L’immagine del nido come protezione e rifugio affiora nel Salmo 84 della Bibbia. E’ il nido come casa e sicurezza, dove proteggere i piccoli, posto in relazione nel Salmo al desiderio di dimorare all’ombra della casa del Signore, luogo per trovare la pace e risposta al bisogno di asilo.

4 Anche il passero trova una casa
e la rondine il nido
dove porre i suoi piccoli,
presso i tuoi altari,
Signore degli eserciti,
mio re e mio Dio.
5 Beato chi abita nella tua casa:
senza fine canta le tue lodi.
6 Beato l’uomo che trova in te il suo rifugio
e ha le tue vie nel suo cuore.
2

Allude all’abitare il Salmo. Parla di nido, di casa di Dio, di tende, di abitanti e di trovare una casa e il vocabolario dell’abitare si associa a quello, solo apparentemente in opposizione, del cammino e della ricerca che anima il senso del pellegrino. L’esistenza concepita come cammino verso un luogo, non fisico, ma relazionale e che si riscopre nello stare.

Un lessico ampio e dai significati diversi contraddistingue il nido nella letteratura. Fragile, per la delicatezza dei suoi materiali, dolce come nella rappresentazione di Dante dell’amore istintuale delle colombe che evocano Paolo e Francesca 3 . Il nido è un luogo caldo, di conforto, il luogo della famiglia contro i pericoli esterni, nella poesia pascoliana X Agosto. Ritroviamo il nido nell’immagine della culla, nel rapporto di protezione madre-figlio, nella sospensione dal mondo di una condizione appagante, già prima della nascita. E’ luogo di cura, di crescita, ma anche spazio di fuga, di separazione. Il nido è temporaneo per gli uccelli, ed è vuoto dopo la crescita.

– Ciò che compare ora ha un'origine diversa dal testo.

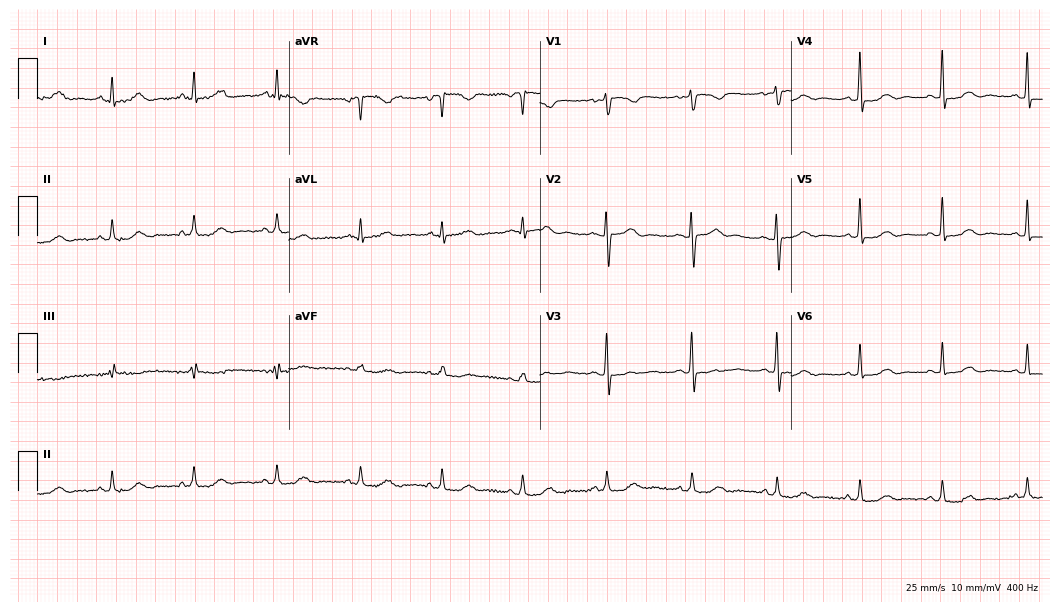
12-lead ECG from a female, 57 years old. No first-degree AV block, right bundle branch block, left bundle branch block, sinus bradycardia, atrial fibrillation or sinus tachycardia recorded for this tracing.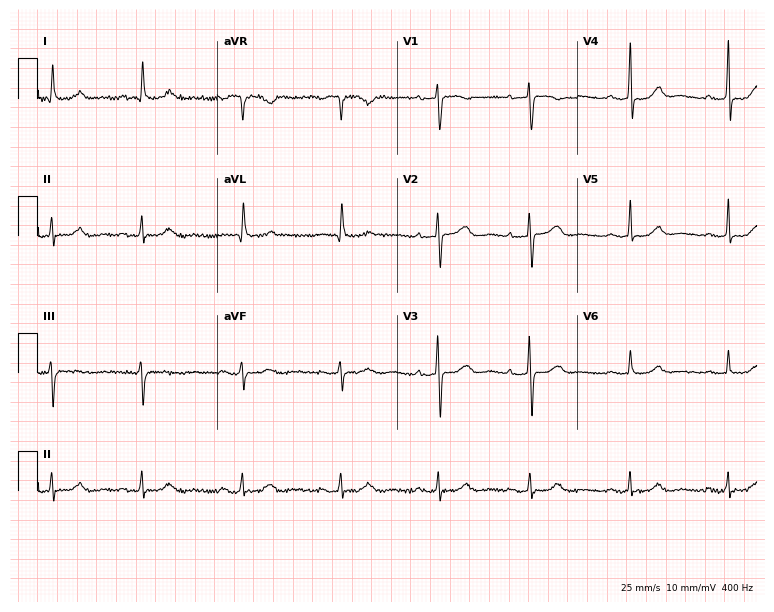
12-lead ECG (7.3-second recording at 400 Hz) from a woman, 73 years old. Labelled as a normal ECG.

La figura del cerchio o della tenda rientrano nella prospettiva simbolica del nido, così il segno di forma della concavità che accoglie e contiene. Il cerchio come elemento ancestrale non gerarchico, di unione, conoscenza, concordia e armonia. Guardando alla connotazione arcaica e profonda, svela una dimensione aperta all’interiorità dell’essere. Lo ritroviamo nei mandala, nei cerchi della Divina Commedia, nel tao, nei rosoni delle chiese. E nella tavola rotonda dove il re sedeva in cerchio coi suoi cavalieri fedeli, tra pari. Così la tenda, riparo e sicurezza, nel lessico biblico di incontro e salvezza, nel senso di incontro e accoglienza nelle narrazioni dei percorsi nomadi. Ed è un nido rovesciato l’igloo di Mario Merz, forma archetipa di dimora.

Come la letteratura e la poesia, anche l’arte guarda al nido. Lo incontriamo nelle nature morte di Van Gogh, così come nelle lettere indirizzate al fratello Theo attraverso il richiamo biografico alla libertà e alle gabbie che trattengono gli uccelli, alla sofferenza che fa impazzire, alle migrazioni e alla nidificazione 4.

In primavera un uccello in gabbia sa benissimo che c’è qualcosa a cui sarebbe utile;
sente molto chiaramente che c’è qualcosa da fare ma non può farlo;
di cosa si tratta non lo ricorda bene, e ha le idee vaghe e dice tra sé:
“gli altri stanno costruendo i nidi e facendo i piccoli e allevando la covata”,
e sbatte la testa contro le sbarre della gabbia.

Andy Goldsworthy, artista e fotografo inglese, realizza opere di Land Art in natura e negli spazi urbani e attraverso la circolarità delle forme e l’uso dei materiali naturali riproduce o allude a grandi forme di nidi5. Così il nido è oggetto della riflessione di Nils-Udo, con grandi realizzazioni nella natura, che si presentano come riparo, forma fondamentale e matrice della natura6. E ancora Tadashi Kawamata, artista giapponese, pensa ed inserisce grandi nidi in contesti urbani 7.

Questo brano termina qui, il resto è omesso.